What to do
Using the material below, repeat exactly the lines from the one with "Étang de Moulin-Mer" through the one with "Escudeiros Church, in Braga, Portugal", ends included, without any images.

Entries provided
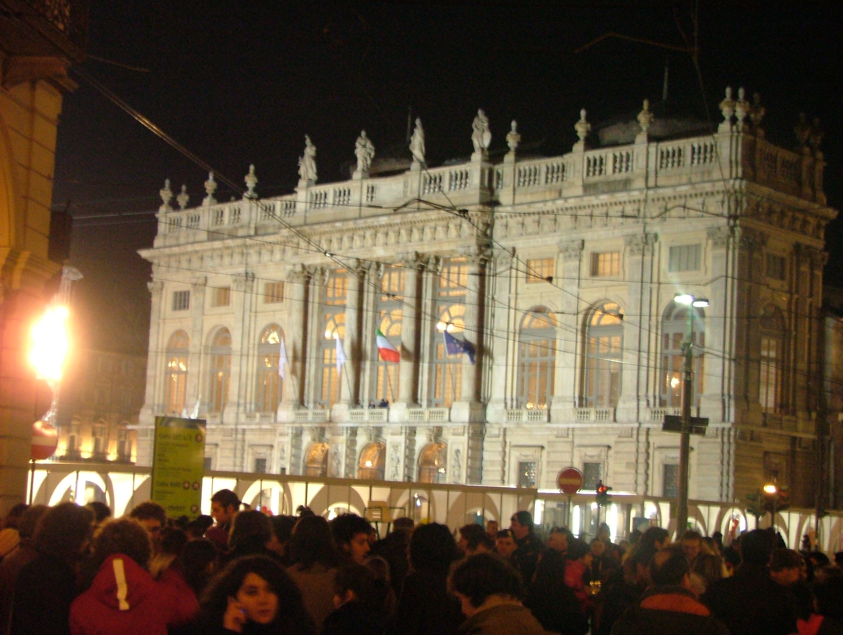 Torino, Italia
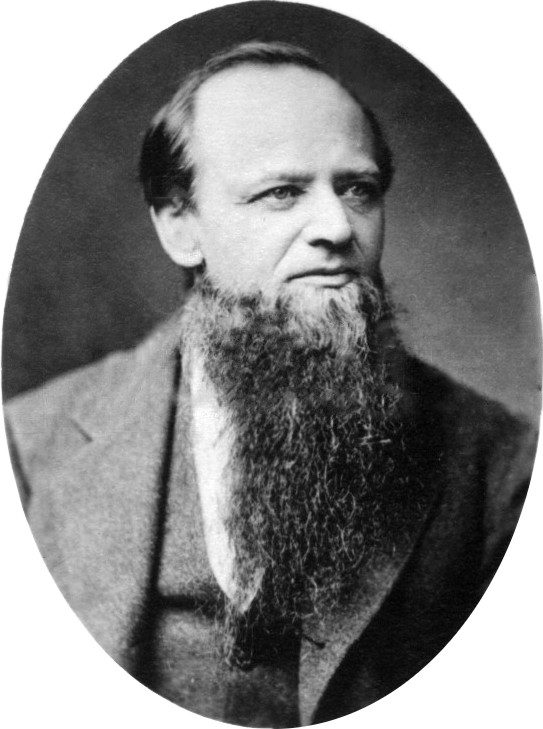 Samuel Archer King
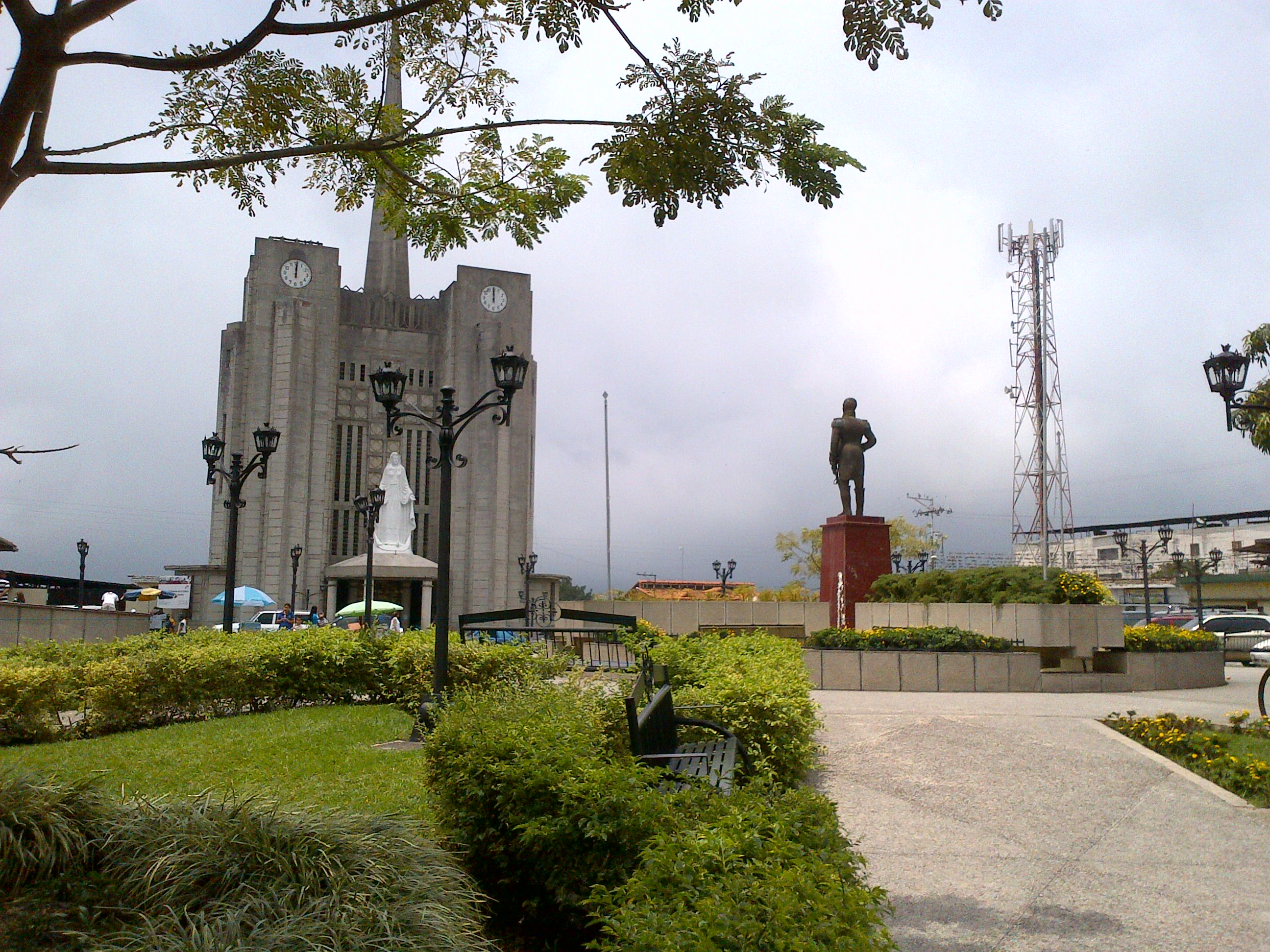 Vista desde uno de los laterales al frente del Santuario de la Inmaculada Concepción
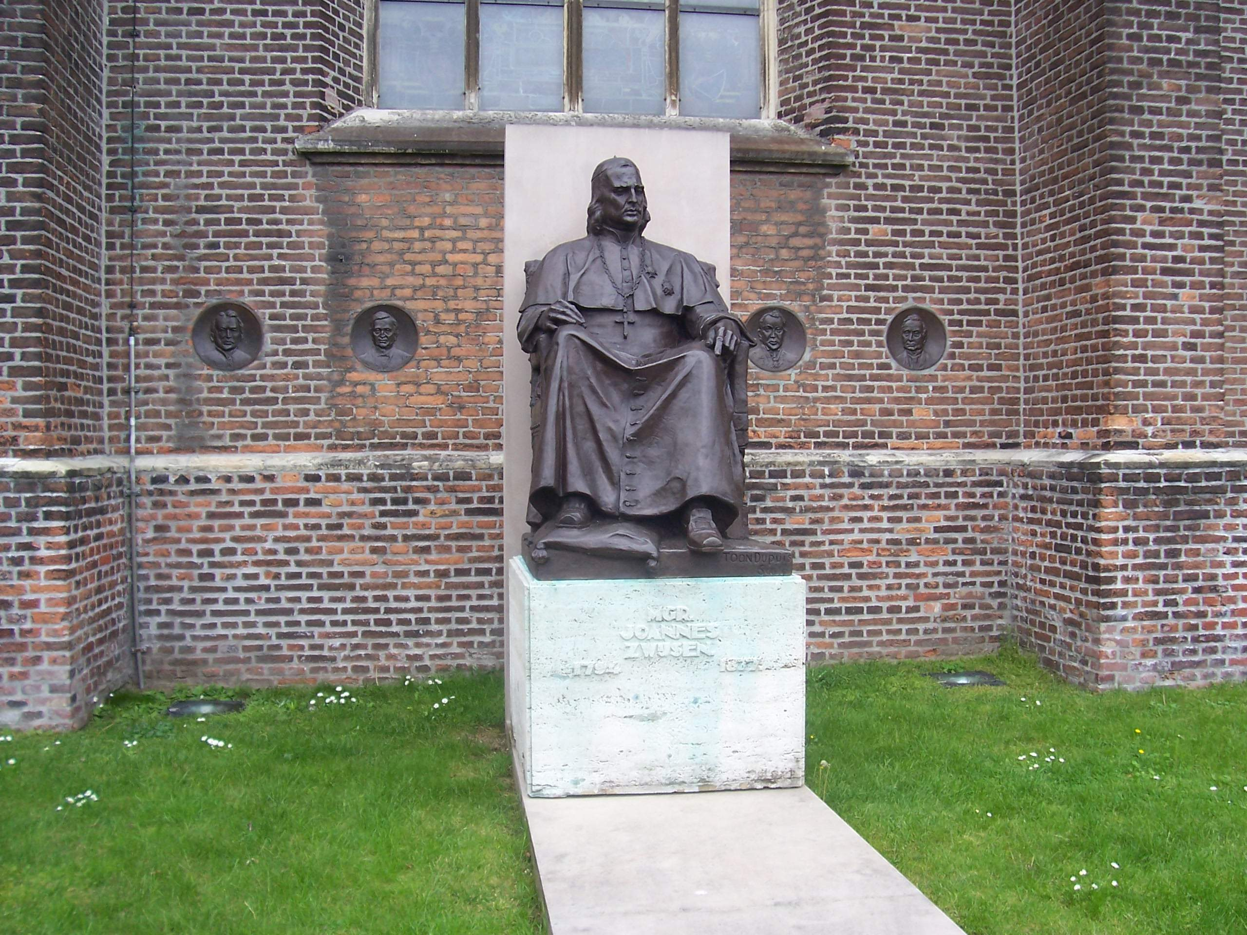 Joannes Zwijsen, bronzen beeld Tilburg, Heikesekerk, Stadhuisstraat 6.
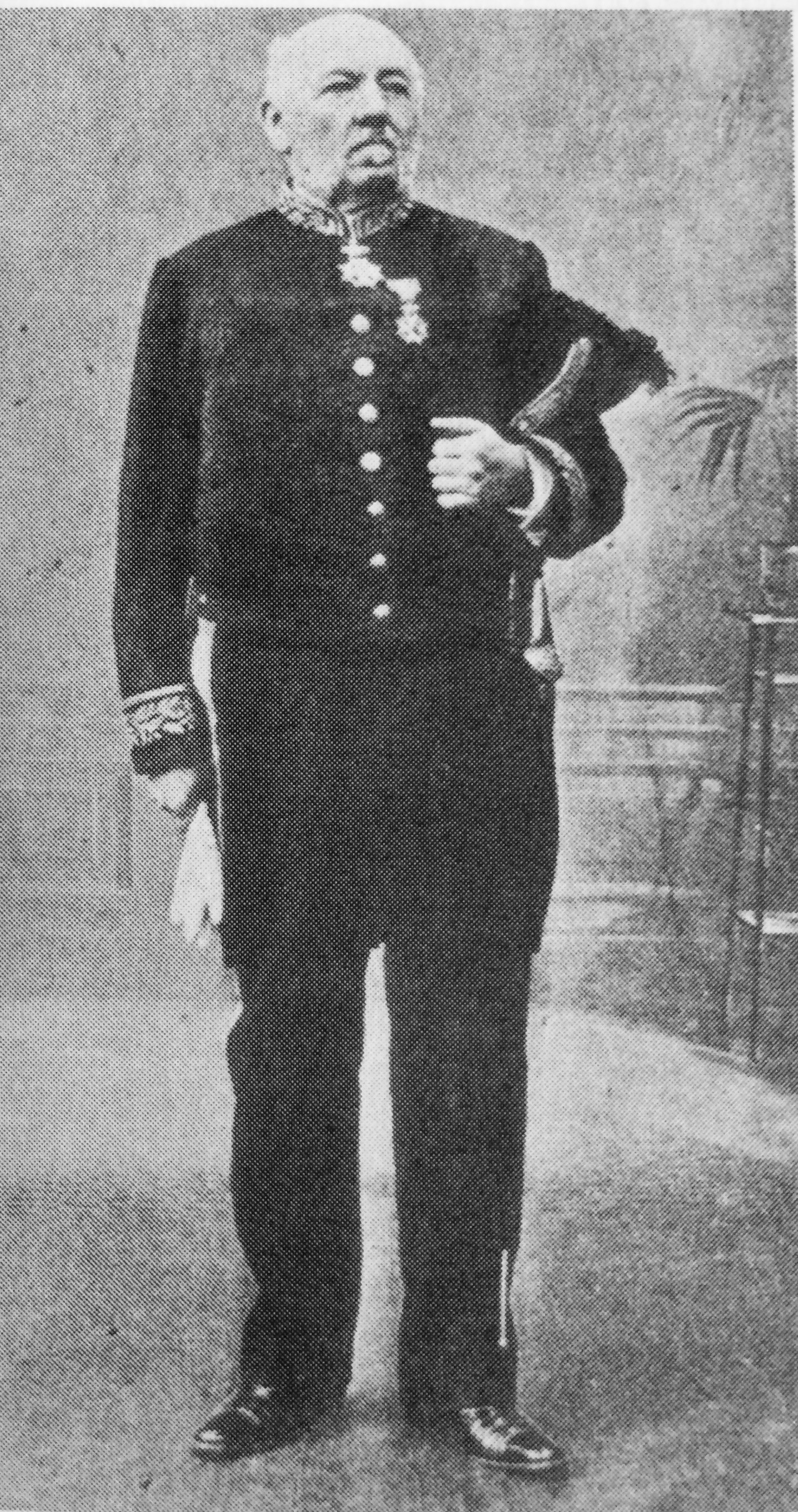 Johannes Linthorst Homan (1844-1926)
---
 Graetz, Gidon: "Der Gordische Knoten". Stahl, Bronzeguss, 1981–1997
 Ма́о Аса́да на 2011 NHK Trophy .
==
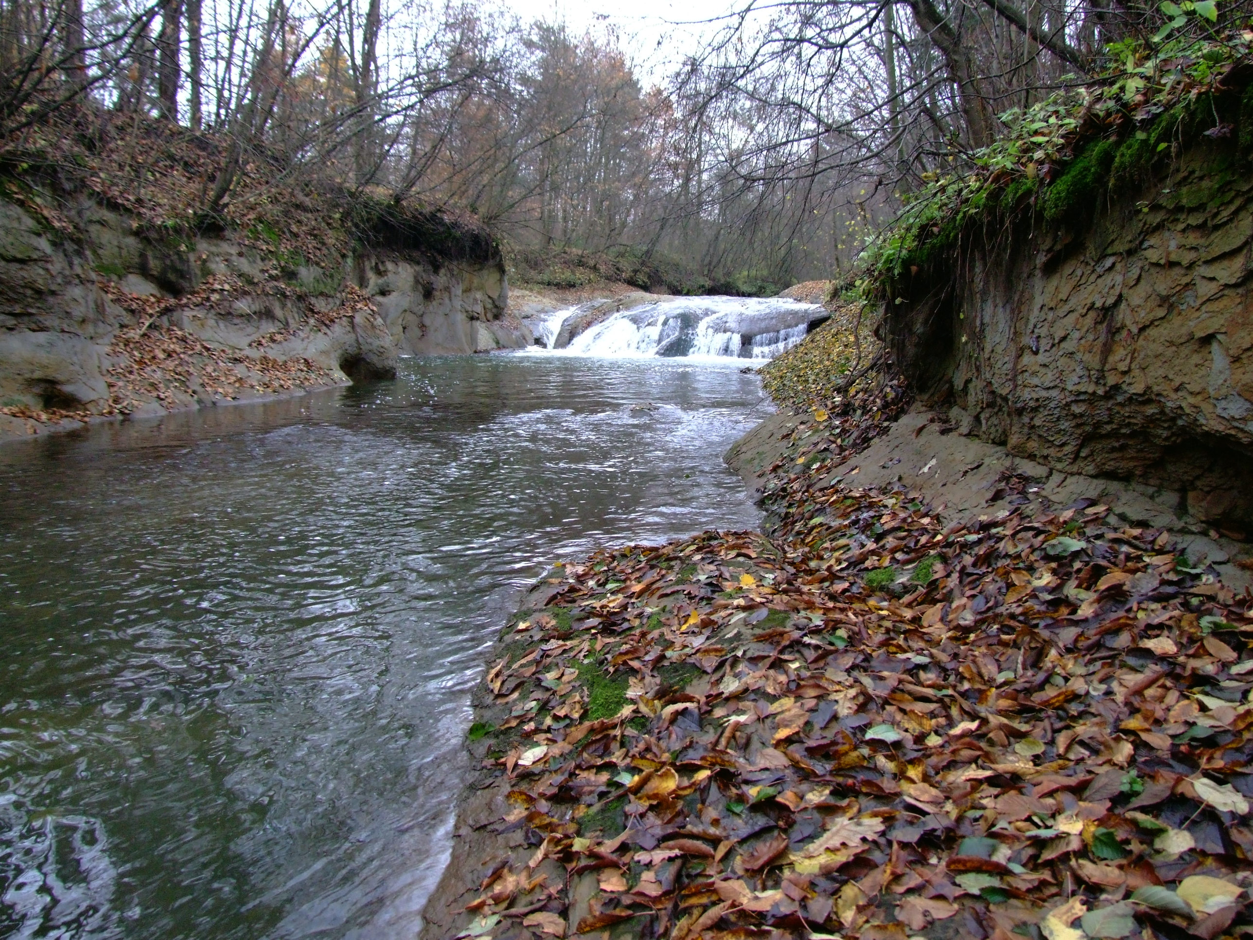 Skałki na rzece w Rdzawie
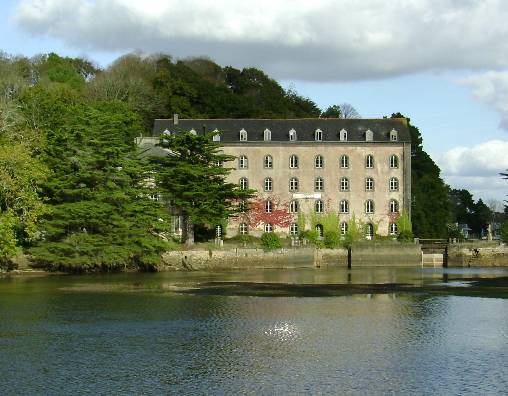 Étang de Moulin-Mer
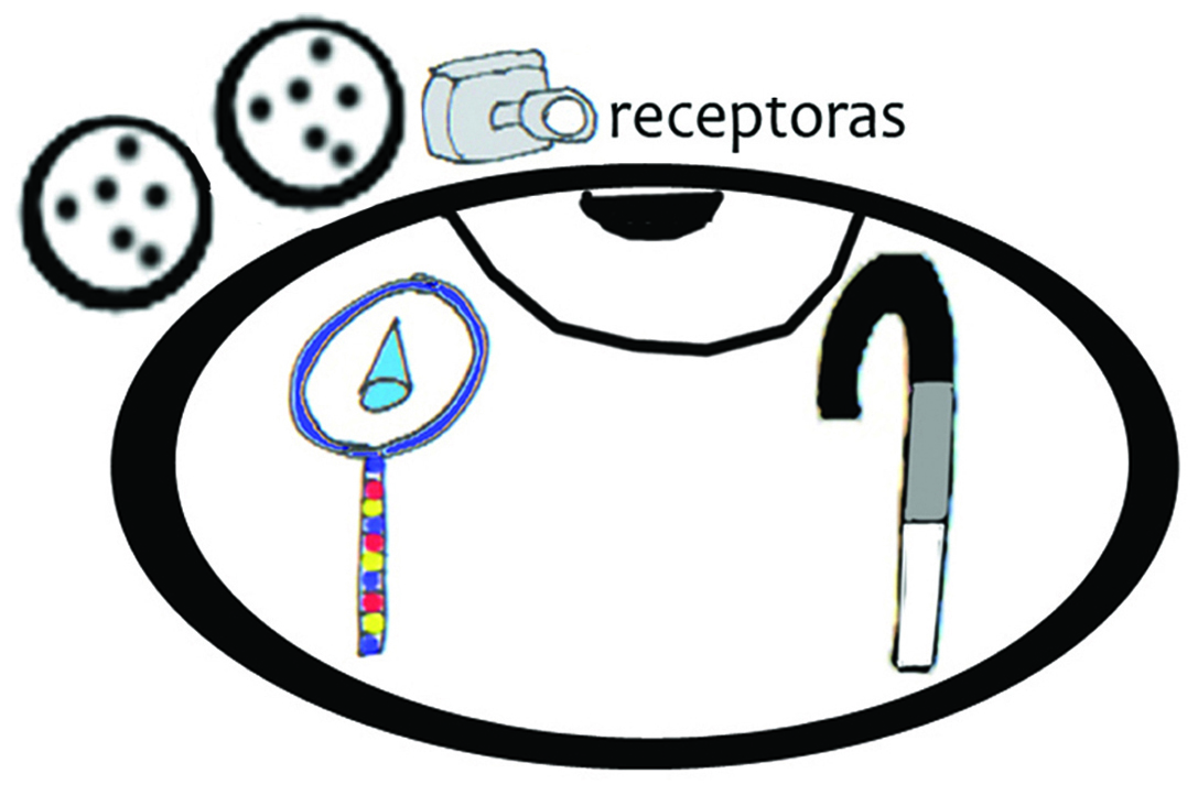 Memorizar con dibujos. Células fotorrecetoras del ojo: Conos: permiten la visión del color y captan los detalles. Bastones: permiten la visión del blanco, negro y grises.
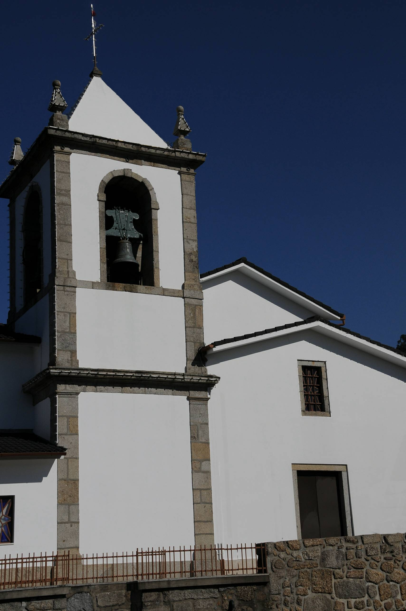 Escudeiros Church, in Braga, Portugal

Answer to the problem
 Étang de Moulin-Mer
 Memorizar con dibujos. Células fotorrecetoras del ojo: Conos: permiten la visión del color y captan los detalles. Bastones: permiten la visión del blanco, negro y grises.
 Escudeiros Church, in Braga, Portugal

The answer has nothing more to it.